Updated on 2024-12-31 GMT+08:00

Window Functions

Window functions perform calculations across rows of query results. They are run after the HAVING clause but before the ORDER BY clause. To call a window function, you need to use the OVER clause to specify the special syntax of the window. The window consists of three parts:

  • Partition specification, which divides the input rows into different partitions. This is similar to how the GROUP BY clause divides rows into different groups in an aggregate function.
  • Sorting specification, which determines the order in which the window function will process the input rows
  • Window frame, which specifies the sliding window of the row to be processed by the specified function. If no frame is specified, the default value is RANGE UNBOUNDED PRECEDING, which is the same as the value of UNBOUNDEEN PREBODING AND CURRENT ROWGE. The frame contains all rows from the beginning of the partition to the last peer of the current row. In the absence of ORDER BY, all rows are treated as equivalent, so the range between the unbound preamble and the current row is equal to the range between the unbound preamble and the unbound subsequent rows.

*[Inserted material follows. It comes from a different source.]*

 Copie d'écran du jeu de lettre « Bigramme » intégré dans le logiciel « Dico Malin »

    For example, in the following query, the information in the salary table is sorted according to the salary of employees in each department.

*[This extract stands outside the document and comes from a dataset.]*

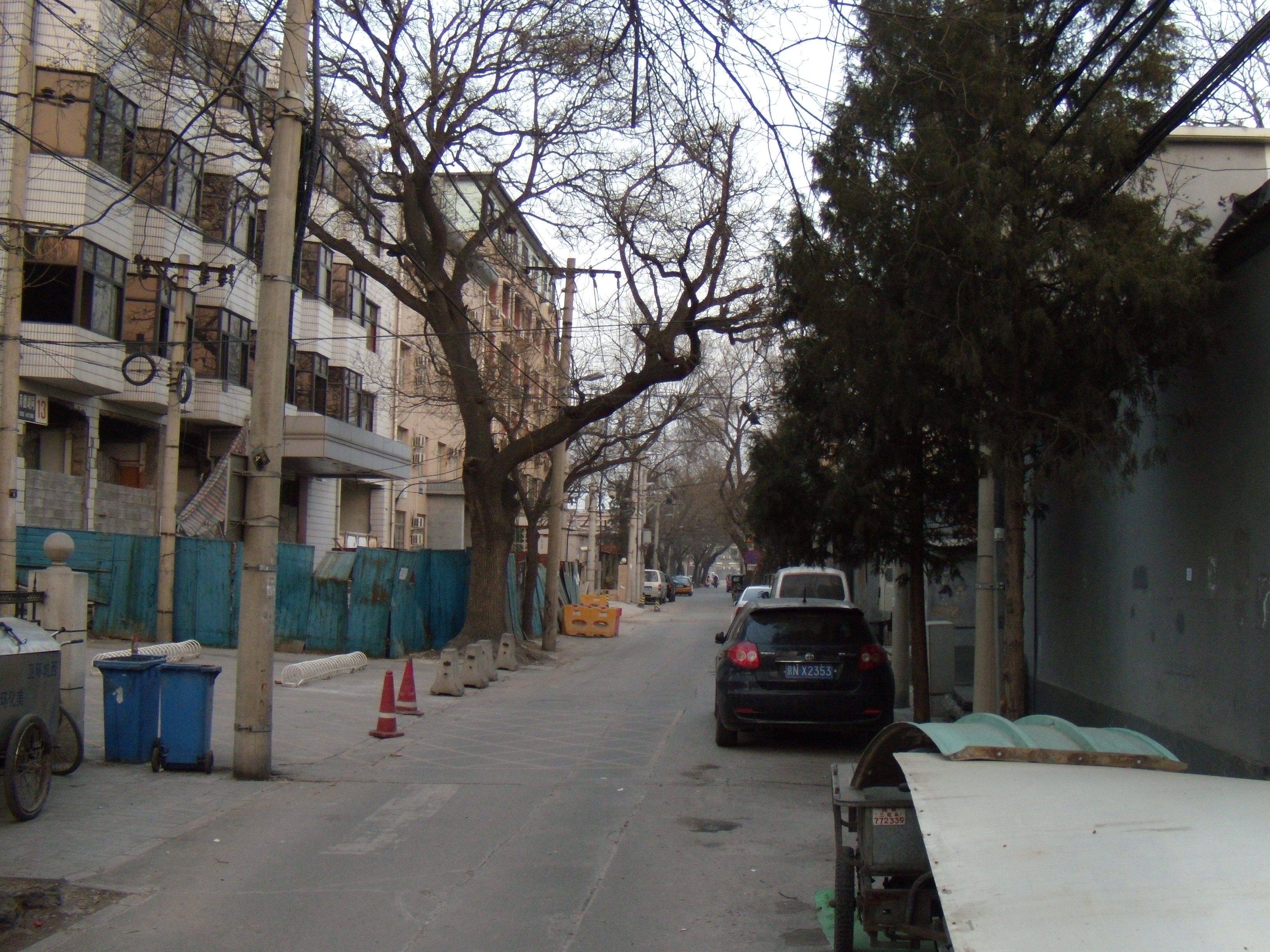 育德胡同

    -- Create a data table and insert data.
    create table salary (dept varchar, userid varchar, sal double);
     insert into salary values ('d1','user1',1000),('d1','user2',2000),('d1','user3',3000),('d2','user4',4000),('d2','user5',5000); 
    
    --Query data.
    select dept,userid,sal,rank() over (partition by dept order by sal desc) as rnk from salary order by dept,rnk;
    dept | userid |  sal   | rnk 
    ------|--------|--------|-----
     d1   | user3  | 3000.0 |   1 
     d1   | user2  | 2000.0 |   2 
     d1   | user1  | 1000.0 |   3 
     d2   | user5  | 5000.0 |   1 
     d2   | user4  | 4000.0 |   2 

Aggregate Functions

All aggregate functions can be used as window functions by adding over clauses. The aggregate function operates on each row of records in the current window framework.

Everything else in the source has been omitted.